Among the disarray of this poverty and filth, among the crippled and tired men and women who clogged the street, clothes in tatters, unkempt or having darted out without the luxury of a moment to comb their hair, in an unexpected place, its gilded stones cracked, sparkled a fountain of time past like a vamp who overcame her disheveled dress with her gaze, her figure, or through the intensity of her persona, a seductress who gave others no option but to focus on her face; farther ahead, a tomb with a collapsed dome maintained its integrity through an orderly and dignified façade; later still, a
medrese
appeared, a melee of children’s voices emanating from within, its white marble columns toppled over, a fig or cypress tree sprouting from its roof; and naturally, an as-yet standing mosque with a broad courtyard welcomed passersby to go beyond the bounties of this world.
By the time they’d arrived in Koca Mustafa Pasha, they were exhausted. First they sat at the coffeehouse before the mosque, drinking tea. Next they paid a visit to the nearby sixteenth-century saint’s mausoleum. Nuran quite adored the protective railing that had been placed around the dead chinar, the story of the tree, whose circumference was etched in Yesarî script, as well as the history of the site.
To Nuran, Sümbül Sinan still sat under the shade of this chinar. The care shown in the maintenance of the desiccated tree gave this garden of death the profundity of a masterpiece.
Along with this, the mausoleum, devoid of architectural style, housed a body that had influenced life from where it lay for four centuries. Supplicants placed hands onto walls and railings and offered their prayers. The saint cured the sick, opened doors of hope for the disconsolate, pointed out sources of light transcending death to unfortunates whose world had collapsed, and taught patience, renunciation, and perseverance.

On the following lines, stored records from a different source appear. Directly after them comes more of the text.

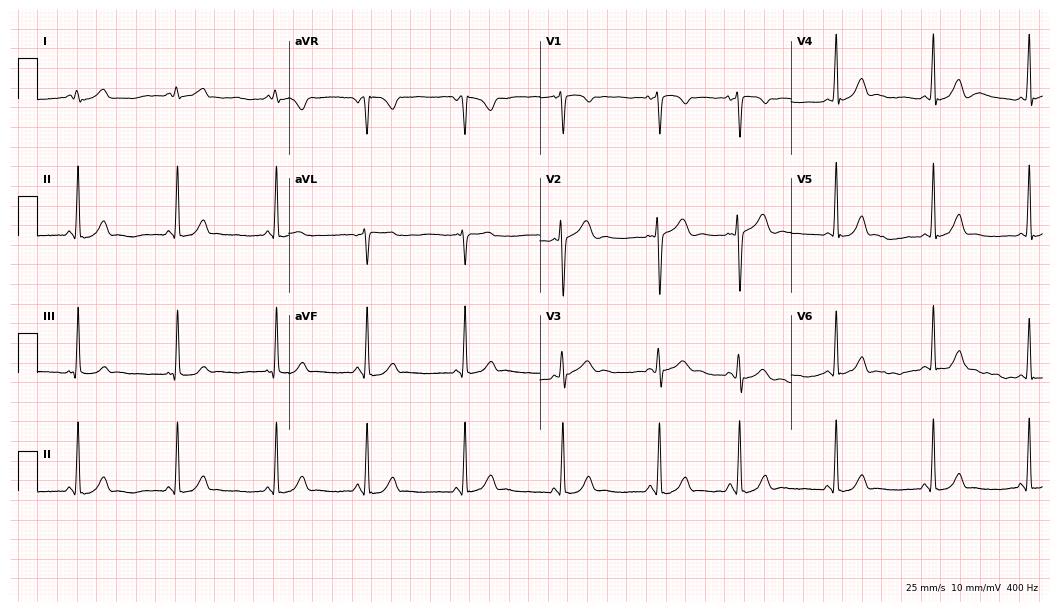
12-lead ECG (10.2-second recording at 400 Hz) from a woman, 18 years old. Screened for six findings — first-degree AV block, right bundle branch block, left bundle branch block, sinus bradycardia, atrial fibrillation, sinus tachycardia — none is recorded.
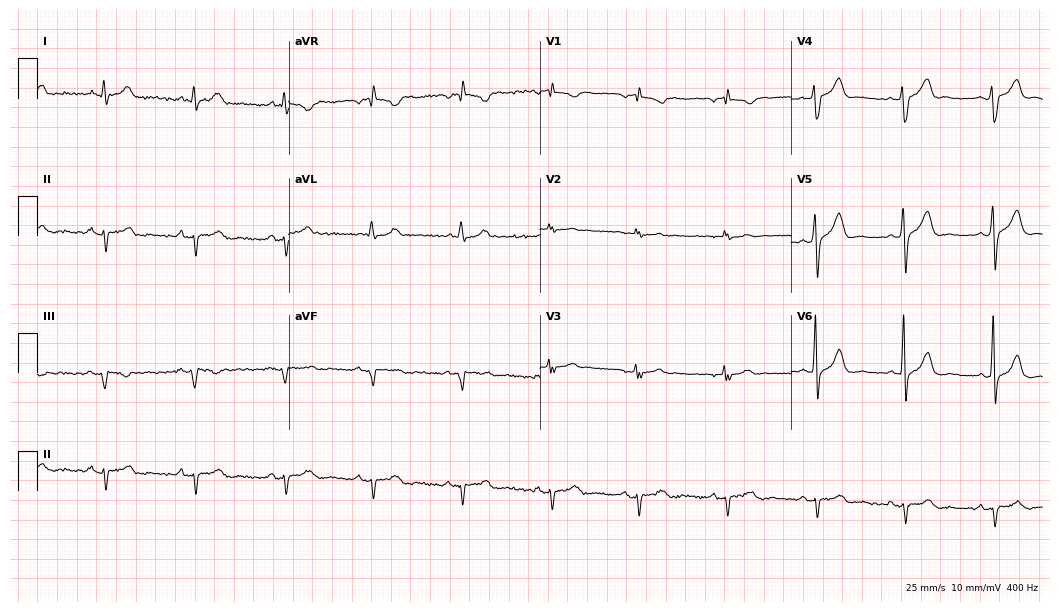
Resting 12-lead electrocardiogram (10.2-second recording at 400 Hz). Patient: a man, 45 years old. None of these six findings is recorded: first-degree AV block, right bundle branch block (RBBB), left bundle branch block (LBBB), sinus bradycardia, atrial fibrillation (AF), sinus tachycardia. Other findings, if any, are not listed.
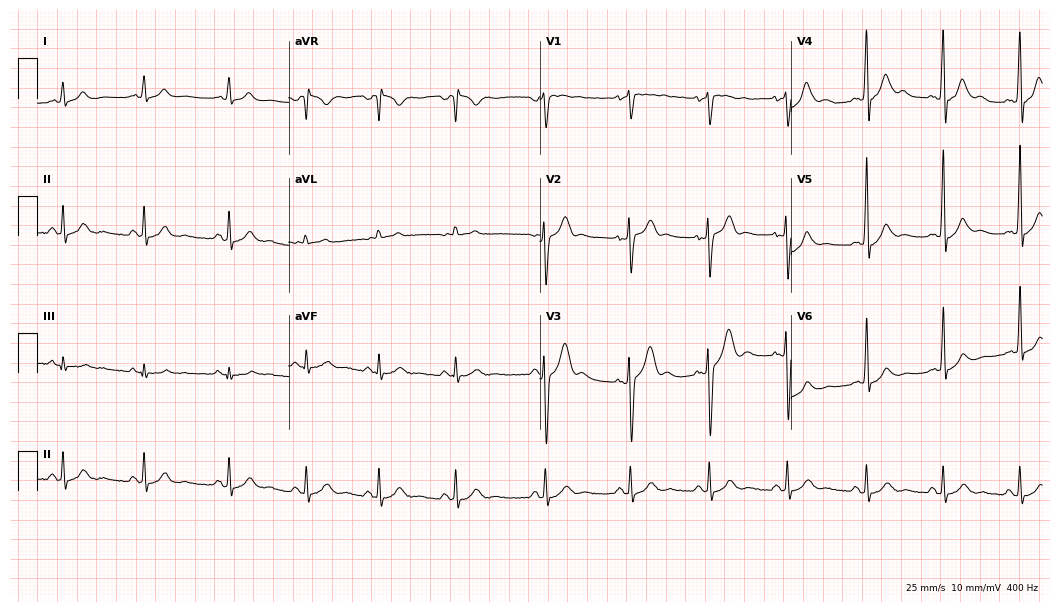
Resting 12-lead electrocardiogram. Patient: a man, 29 years old. Read as a normal ECG.
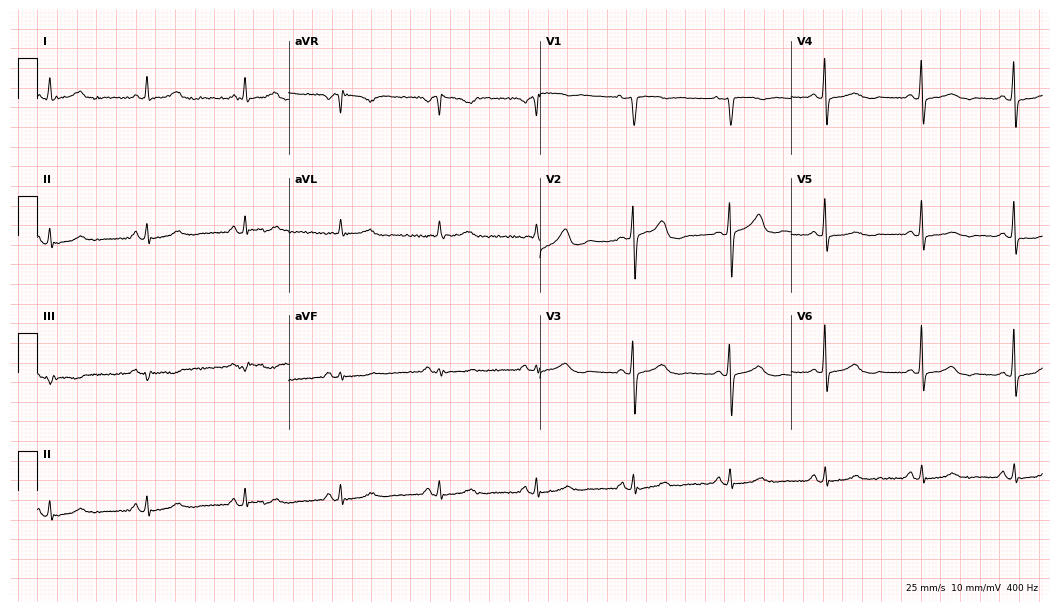
Standard 12-lead ECG recorded from a 63-year-old female patient. Read as a normal ECG.

“What kind of man was he?”
“All of these saints believed in spiritual causes, went through a degree of spiritual training, and learned to supress worldly desires. Therefore, they were exalted after their deaths. Sümbül Sinan is a little different from the rest. To begin with, he was a noteworthy scholar. Not to mention that he had a sense of humor and a sharp tongue.”
Mümtaz paused for a moment and added with a chuckle, “Each of them has a few distinguishing characteristics. D’you have any idea how the man resting here got the nickname ‘Sümbül’? He used to place blossoming geraniums in his turban. He was so in tune with our own sensibilities that he adored the Istanbul seasons.”